Por: Miguel Antonio Bernal V.

“El poder institucionalizado, -nos enseña Rodrigo Borja en su Enciclopedia de la Política-, es el que ha sido despojado de lo personal, caprichoso, incierto y accidental que tuvo desde los albores de la sociedad humana. Uno de los grandes valores del desarrollo político de los pueblos es la previsibilidad del poder, es decir, la posibilidad de saber hasta dónde pueden llegar sus efectos y cuáles son las limitaciones de la autoridad pública. Aquí descansa la seguridad jurídica de los gobernados, o sea  su certeza de ánimo de que no serán molestados sin o cometen actos contrarios a la Ley”.

La democracia degenarada que nos toca vivir en Panamá tiene, hoy por hoy, cero de institucionalidad y, de ahí que la seguridad jurídica de los habitantes dentro del territorio nacional, es cada día más precaria y peligrosa.
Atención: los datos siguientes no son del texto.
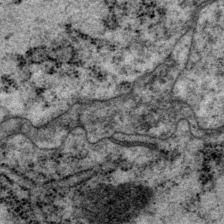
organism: P. pacificus
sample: Pharynx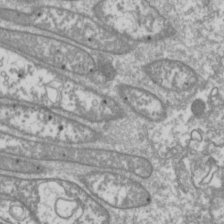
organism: Drosophila
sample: Cell division; meiosis; drosophila spermatocytes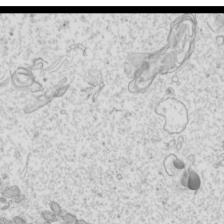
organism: Mouse
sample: Cilia; mouse epididymis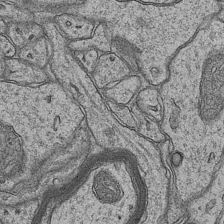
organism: Mouse
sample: CA1 Hippocampus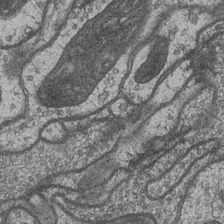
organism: Drosophila
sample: Optic medulla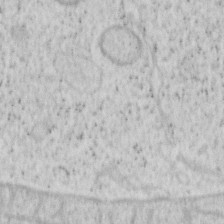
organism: Human
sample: HeLa cells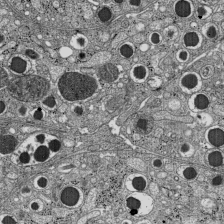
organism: C57BL Mouse
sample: Pancreatic islet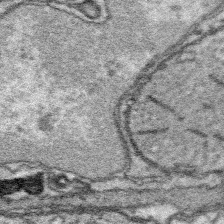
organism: Platynereis dumerilii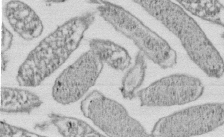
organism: E. coli
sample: Bacterial nucleoid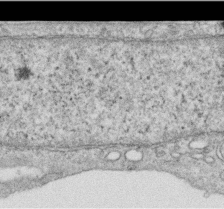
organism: Human
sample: Centriole in RPE cells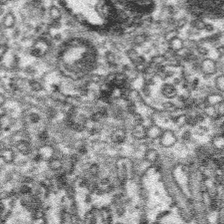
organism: Platynereis dumerilii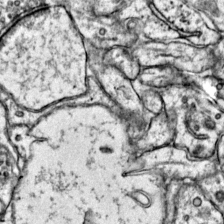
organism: Mouse
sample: Primary visual cortex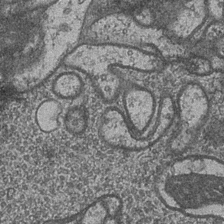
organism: Drosophila
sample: Optic medulla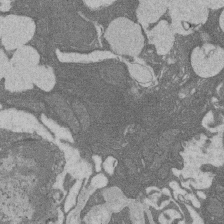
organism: Rat
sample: Salivary granule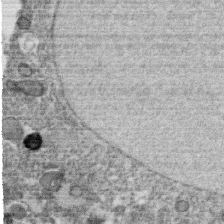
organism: C. elegans
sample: C. elegans oocyte; sperm cells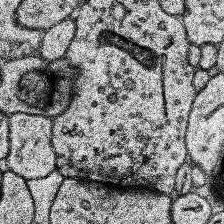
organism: Human
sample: Temporal Lobe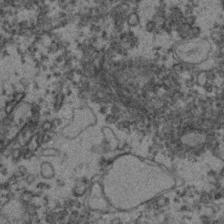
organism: Zebrafish
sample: Zebrafish embryo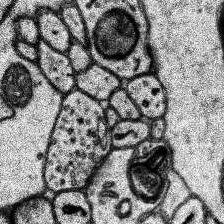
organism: Human
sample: Temporal Lobe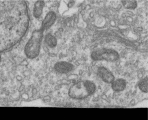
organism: Human
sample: Centriole in RPE cells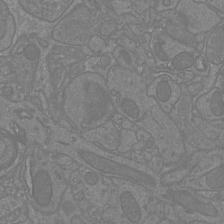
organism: Mouse
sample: Cortical neurons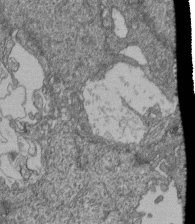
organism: Human
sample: Retinal organoid Rod and Cone cells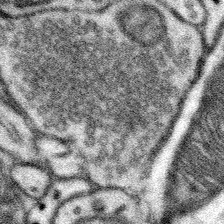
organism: Mouse
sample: Somatosensory cortex neuropil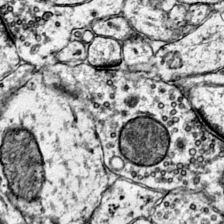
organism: Mouse
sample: Primary visual cortex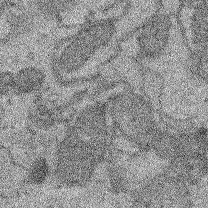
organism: Human
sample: HeLa cells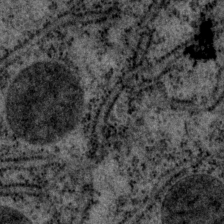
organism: P. pacificus
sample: Pharynx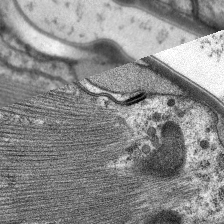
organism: C. elegans
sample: Pharynx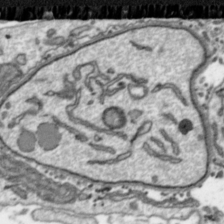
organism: Toxoplasma gondii
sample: Parasites in a vacuole inside a host cell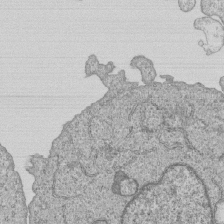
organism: Human
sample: MDA-MB-231 cells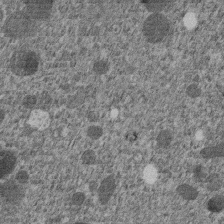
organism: C. elegans
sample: C. elegans embryo early stage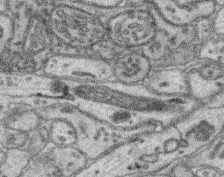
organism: Mouse
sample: Retina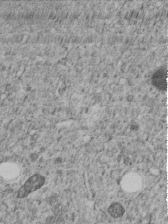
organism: C. elegans
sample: C. elegans embryo early stage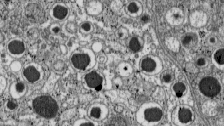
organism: C57BL Mouse
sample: Pancreatic islet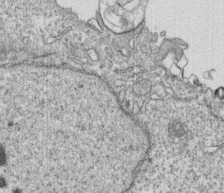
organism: Human
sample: HeLa cell HIV synapse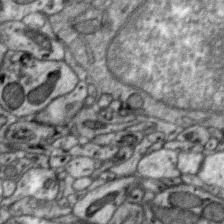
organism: Zebra finch
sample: Brain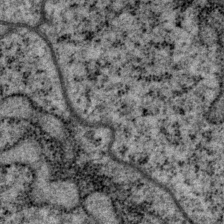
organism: P. pacificus
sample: Pharynx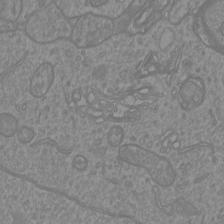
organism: Mouse
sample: Cortical neurons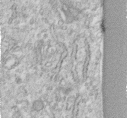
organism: Human
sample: Centriole in fibroblast cells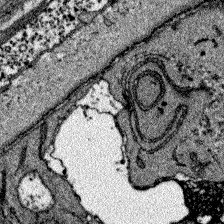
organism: Zebrafish
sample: Larval olfactory bulb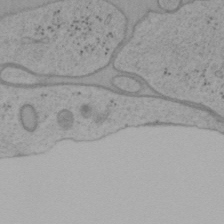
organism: Human
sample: HeLa cells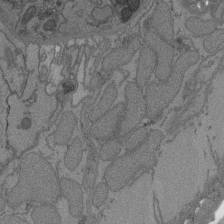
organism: C. elegans
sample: AFD neurons C. elegans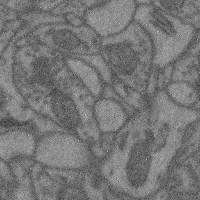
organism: Mouse
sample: Cerebral cortex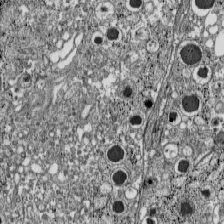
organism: C57BL Mouse
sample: Pancreatic islet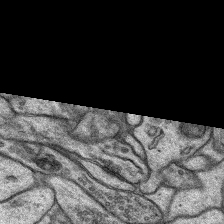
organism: Rat
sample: Hippocampus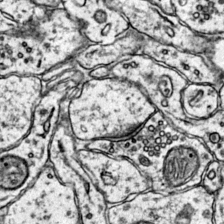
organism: Mouse
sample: Primary visual cortex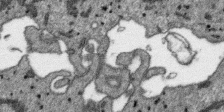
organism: Human
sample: Lung epithelial cells, uninfected (mock) control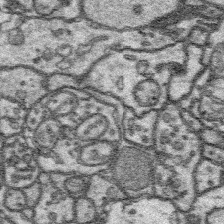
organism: Platynereis dumerilii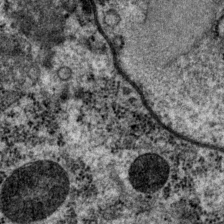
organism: P. pacificus
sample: Pharynx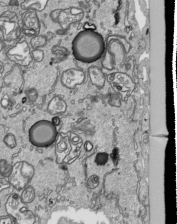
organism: Human
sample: Mitochondria in HCT116 cells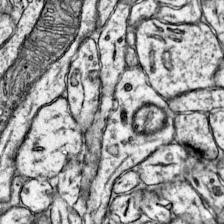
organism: Mouse
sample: Primary visual cortex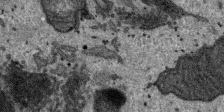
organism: Human
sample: Lung epithelial cells, uninfected (mock) control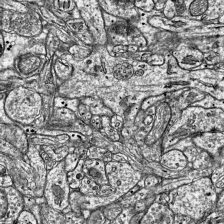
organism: Mouse
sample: Visual Cortex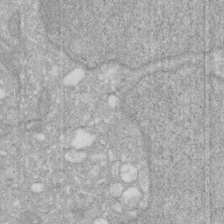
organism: Human
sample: HIV infected U937 cells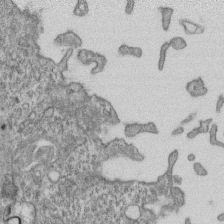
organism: Mouse
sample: Centriole in ependymal cells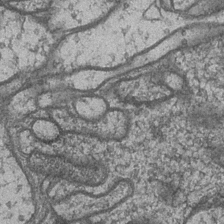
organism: Drosophila
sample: Optic medulla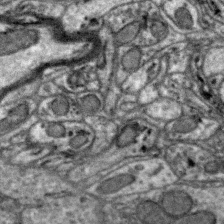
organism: Zebra finch
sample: Brain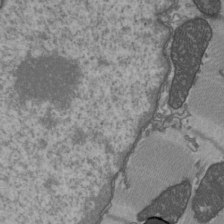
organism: C57BL Mouse
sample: Heart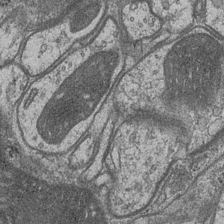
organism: Drosophila
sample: Optic medulla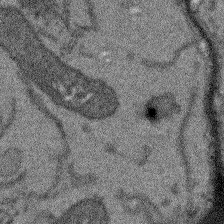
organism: Arabidopsis thaliana
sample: Root tip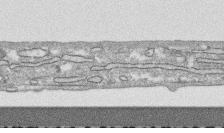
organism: Human
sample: CRL-1474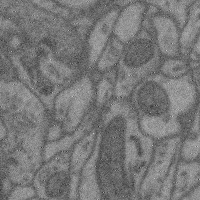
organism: Mouse
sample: Cerebral cortex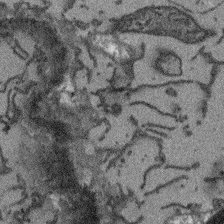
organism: Arabidopsis thaliana
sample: Root tip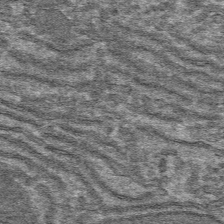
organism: Mouse
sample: Mouse hepatocytes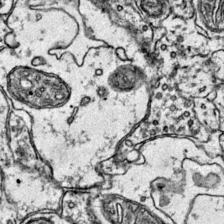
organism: Mouse
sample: Primary visual cortex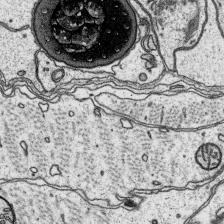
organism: Platynereis dumerilii
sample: Parapodia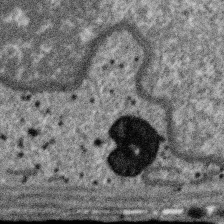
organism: Human
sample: Lung epithelial cells infected with SARS-CoV-2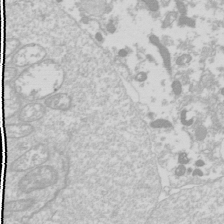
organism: Drosophila
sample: Cell division; meiosis; drosophila spermatocytes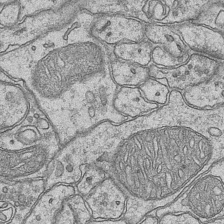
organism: Mouse
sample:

La constitución militarista, impuesta en 1972, estableció el culto a la personalidad que había que rendirle al dictador, quien por disposición de la misma (Art. 277) era jefe militar, legislador, juez, procurador, magistrado, contralor y un largo etcétera. Hoy día, su heredero político lleva 34 meses recreándose en su ensimismaiento e imitando en el andar, hablar y actuar, al padre del régimen militar.
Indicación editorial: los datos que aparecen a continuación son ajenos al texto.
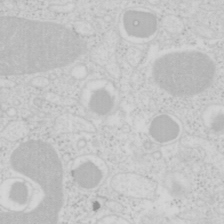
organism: Mouse
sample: Pancreas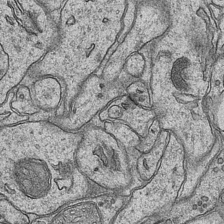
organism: Mouse
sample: CA1 Hippocampus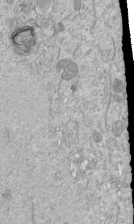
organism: Mouse
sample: ED-1 cell nuclei; centrioles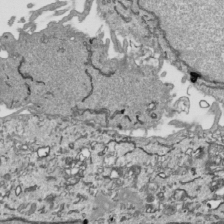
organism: Human
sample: Mitochondria in HCT116 cells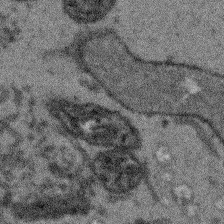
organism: Arabidopsis thaliana
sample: Root tip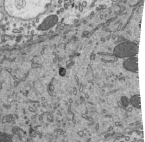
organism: Mouse
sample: Mouse epididymis efferent ductule cilia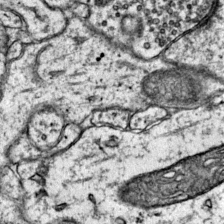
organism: Mouse
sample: Primary visual cortex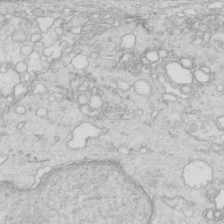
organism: Mouse
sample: Multiciliated cells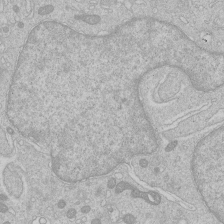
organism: Human
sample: Macrophage cells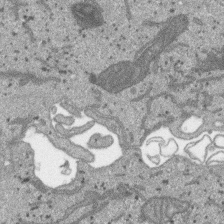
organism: Human
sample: Lung epithelial cells infected with SARS-CoV-2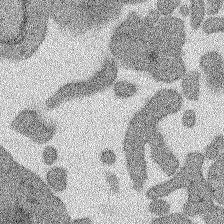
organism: Human
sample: HeLa cells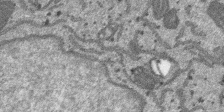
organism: Human
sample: Lung epithelial cells infected with SARS-CoV-2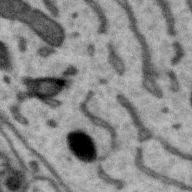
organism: Zebra finch
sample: Brain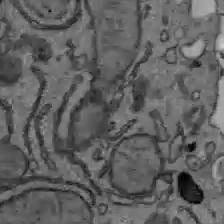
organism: C57BL Mouse
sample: Liver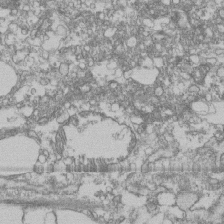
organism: Human
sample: Fibroblast cells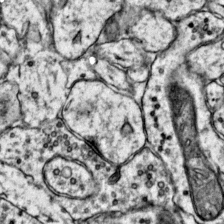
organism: Mouse
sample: Primary visual cortex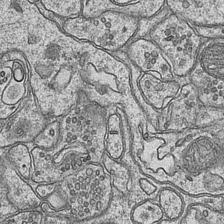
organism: Mouse
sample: CA1 Hippocampus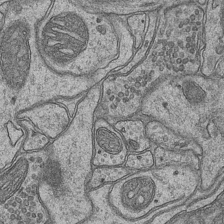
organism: Mouse
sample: CA1 Hippocampus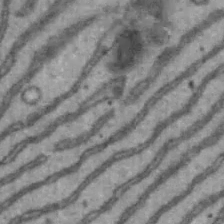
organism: Mouse
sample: Liver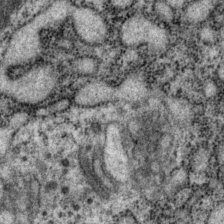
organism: P. pacificus
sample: Pharynx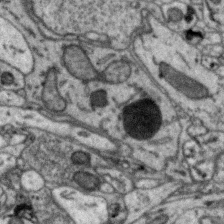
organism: Zebra finch
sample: Brain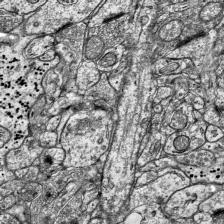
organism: Mouse
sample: Visual Cortex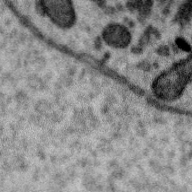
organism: Zebra finch
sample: Brain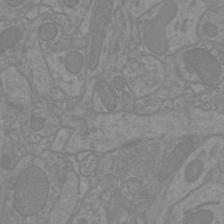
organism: Mouse
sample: Cortical neurons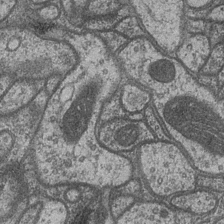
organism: Drosophila
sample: Optic medulla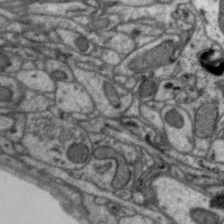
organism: Zebra finch
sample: Brain

Prueba de lo anterior, el estilo de gobierno autoritario y personalista, con concentración de poder político y el culto semidivino que le profesan sus ministros y funcionarios, quienes no pierden ocasión para endiosarlo con la parafernalia acostumbrada.

El culto a la personalidad es la negación más torpe de la institucionalidad, además de ser uno de los motores de la corrupción y de la impunidad. El bestiario de gobernantes que, a nivel mundial aborrecieron la institucionalidad por el culto a su personalidad, es extenso: Stalin, Franco, Hitler, Mussolini, Trujillo, Mao, Idi Amin, Kim Il-sung, Enver Hodja, Bokassa, Mobutu, Hussein, Papa Doc, Marcos y otros tantos tiranos de opereta, que hoy sirven de inspiración al presidencialismo autoritario.

Sabido es, que “los poderosos siempre saben trucar el escenario para el engaño” y abatir la institucionalidad.  Urge entonces la activación de la ciudadanía a través de un proceso constituyente, para otorgar poder a los ciudadanos y a sus espacios de actuación.